• [WHAT TO WORK ON] Retype word for word the first line of the listing and each line after it up to the line with "537339 | 76077 |", with the pictures taken out.

######

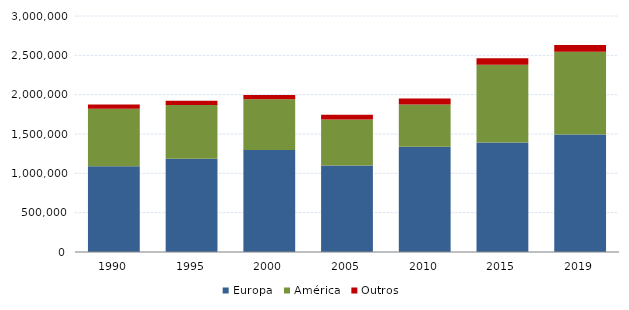
| Category | Europa | América | Outros |
|---|---|---|---|
| 1990.0 | 1089715 | 730429 | 53313 |
| 1995.0 | 1184057 | 685649 | 52614 |
| 2000.0 | 1297016 | 644901 | 53469 |
| 2005.0 | 1100491 | 583816 | 60434 |
| 2010.0 | 1336976 | 537339 | 76077 |
| 2015.0 | 1391068 | 990048 | 80354 |
| 2019.0 | 1493128 | 1051484 | 86947 |
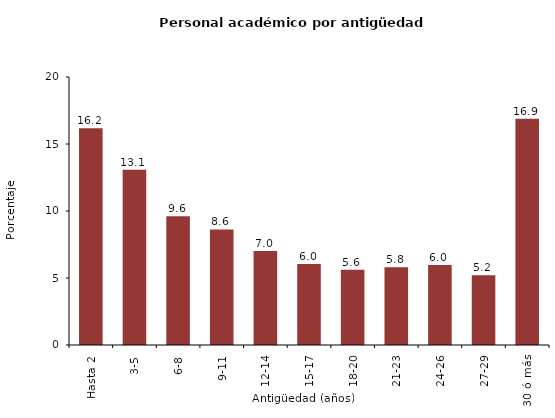
| Category | Series 0 |
|---|---|
| Hasta 2 | 16.174 |
| 3-5 | 13.079 |
| 6-8 | 9.615 |
| 9-11 | 8.62 |
| 12-14 | 7.016 |
| 15-17 | 6.041 |
| 18-20 | 5.62 |
| 21-23 | 5.797 |
| 24-26 | 5.961 |
| 27-29 | 5.197 |
| 30 ó más | 16.878 |
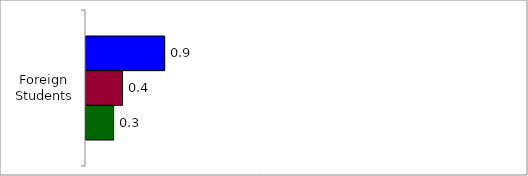
| Category | 50 States and D.C. | SREB States | State |
|---|---|---|---|
| Foreign Students | 0.909 | 0.422 | 0.319 |
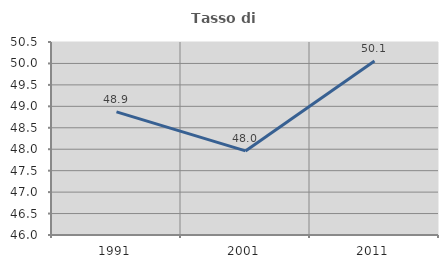
| Category | Tasso di occupazione   |
|---|---|
| 1991.0 | 48.87 |
| 2001.0 | 47.96 |
| 2011.0 | 50.058 |
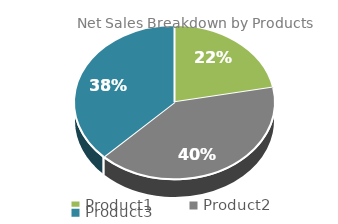
| Category | NetSales |
|---|---|
| Product1 | 18110 |
| Product2 | 33358 |
| Product3 | 30951 |
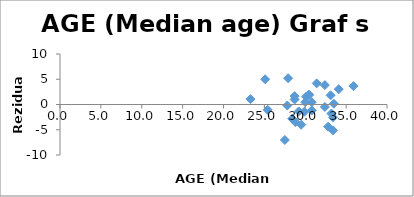
| Category | Series 0 |
|---|---|
| 33.5 | 0.161 |
| 32.8 | -4.386 |
| 33.4 | -2.537 |
| 27.8 | -0.198 |
| 27.9 | 5.209 |
| 33.2 | -1.789 |
| 30.8 | 0.475 |
| 32.4 | -0.482 |
| 29.2 | -1.373 |
| 28.7 | 0.995 |
| 25.1 | 4.997 |
| 35.9 | 3.635 |
| 31.4 | 4.186 |
| 30.1 | 1.541 |
| 34.1 | 3.03 |
| 30.5 | 1.931 |
| 30.0 | 0.471 |
| 32.4 | 3.84 |
| 28.7 | 1.658 |
| 33.4 | -5.128 |
| 29.9 | -1.427 |
| 23.3 | 1.069 |
| 27.5 | -7.025 |
| 29.5 | -4.008 |
| 25.4 | -1.058 |
| 28.8 | -3.499 |
| 33.1 | 1.815 |
| 30.8 | -1.179 |
| 28.4 | -2.817 |
| 30.4 | 1.895 |
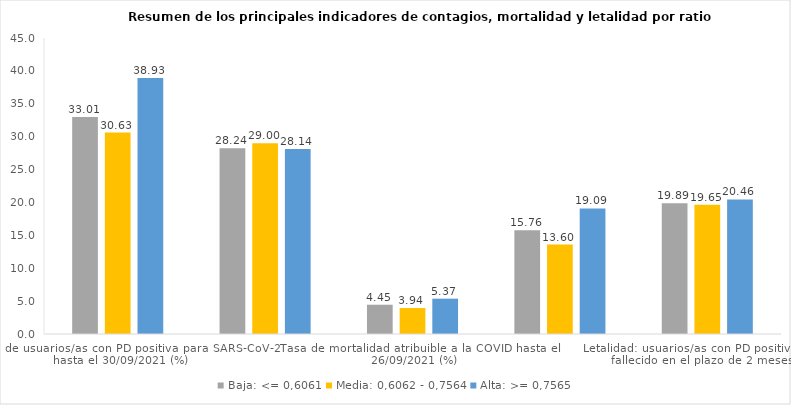
| Category | Baja: <= 0,6061 | Media: 0,6062 - 0,7564 | Alta: >= 0,7565 |
|---|---|---|---|
| Tasa de usuarios/as con PD positiva para SARS-CoV-2 hasta el 30/09/2021 (%) | 33.009 | 30.628 | 38.925 |
| Tasa de mortalidad por todas las causas hasta el 26/09/2021 (%) | 28.242 | 29.002 | 28.139 |
| Tasa de mortalidad atribuible a la COVID hasta el 26/09/2021 (%) | 4.451 | 3.944 | 5.371 |
| Proporción de los fallecimientos totales atribuibles a la COVID hasta el 26/09/2021 (%) | 15.759 | 13.598 | 19.086 |
| Letalidad: usuarios/as con PD positiva que han fallecido en el plazo de 2 meses (%) | 19.892 | 19.651 | 20.464 |
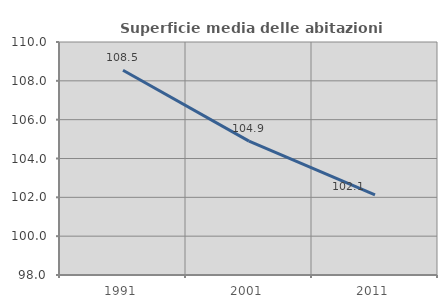
| Category | Superficie media delle abitazioni occupate |
|---|---|
| 1991.0 | 108.543 |
| 2001.0 | 104.897 |
| 2011.0 | 102.122 |
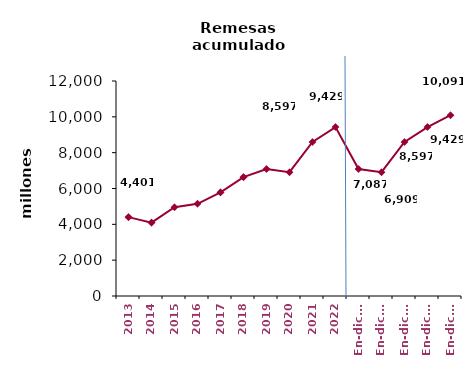
| Category | Series 0 |
|---|---|
| 2013 | 4401.04 |
| 2014 | 4093.21 |
| 2015 | 4957.39 |
| 2016 | 5147.47 |
| 2017 | 5783.73 |
| 2018 | 6636.2 |
| 2019 | 7086.53 |
| 2020 | 6908.85 |
| 2021 | 8597.25 |
| 2022 | 9428.81 |
| En-dic.19 | 7086.53 |
| En-dic.20 | 6908.85 |
| En-dic.21 | 8597.25 |
| En-dic.22 | 9428.81 |
| En-dic.23 | 10091.07 |

######

• [EXERCISE RESULT]
| Category | Europa | América | Outros |
|---|---|---|---|
| 1990.0 | 1089715 | 730429 | 53313 |
| 1995.0 | 1184057 | 685649 | 52614 |
| 2000.0 | 1297016 | 644901 | 53469 |
| 2005.0 | 1100491 | 583816 | 60434 |
| 2010.0 | 1336976 | 537339 | 76077 |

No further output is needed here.